Phenylalkylamine concentration-dependent inhibition of I_Ks in myocytes bathed in K⁺-, Ca²⁺-free Cd²⁺ solution. The myocytes were held at −30 mV and depolarized to more positive potentials for 2-s at 0.1 Hz. (a,b) Records and I_K,tail–V relationships from representative experiments. The calibration bars beside the records indicate 200 pA and 200 ms. (c) Dependence of inhibition on drug concentration. The amplitude of I_Ks,tail elicited after 2-s depolarizations to +70 mV was measured before and 5 to 8 min after addition of drug. The Hill equation fitting the verapamil data has an IC₅₀ of 280±26 μM and a coefficient of 0.96. Myocytes were exposed to one or two concentrations of a drug for 6–10 min, and the numbers of observations are shown in parentheses.

Figure 7

Inhibition of I_K1 by phenylalkylamines.
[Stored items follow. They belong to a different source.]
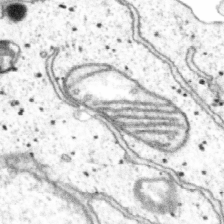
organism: Human
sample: HeLa cells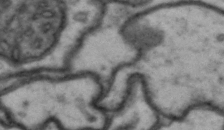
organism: Drosophila
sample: Brain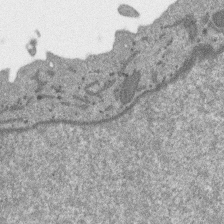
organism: Human
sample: Lung epithelial cells infected with SARS-CoV-2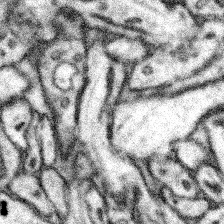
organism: Mouse
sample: Somatosensory cortex neuropil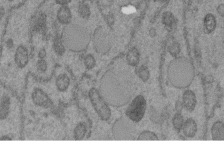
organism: C. elegans
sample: C. elegans embryo early stage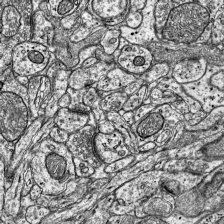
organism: Mouse
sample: Visual Cortex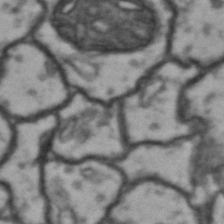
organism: Drosophila
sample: Brain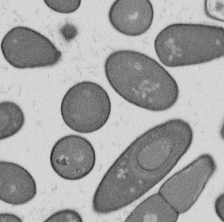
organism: B. subtilis
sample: Bacterial spore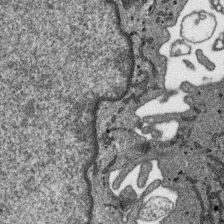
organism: Human
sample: Lung epithelial cells infected with SARS-CoV-2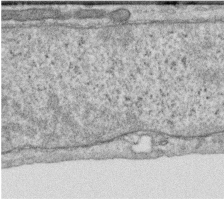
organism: Human
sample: Centriole in RPE cells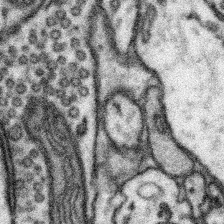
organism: Mouse
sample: Somatosensory cortex neuropil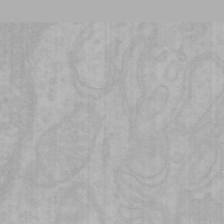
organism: Mouse
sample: Choroid plexus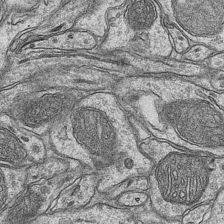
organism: Mouse
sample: CA1 Hippocampus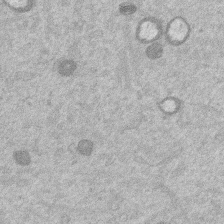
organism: Mouse
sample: Dividing mouse embryo 1 cell stage

Myocytes were bathed in Tyrode's solution±0.2 mM Cd²⁺, and held at −80 mV. (a) Data from a myocyte treated with 300 μM verapamil for 9 min, Left: records obtained when the myocyte was pulsed from prepulse −40 mV to more positive and negative potentials. Right: end-of-pulse current amplitudes measured in this experiment. (b) Time courses of inhibition of outward I_K1 in representative experiments. (c) Dependence of inhibition of outward I_K1 at −40 mV on phenylalkylamine concentration. The Hill equation that describes the verapamil data has an IC₅₀ of 220±14 μM and a coefficient of 0.96. The numbers of myocytes are shown in parentheses.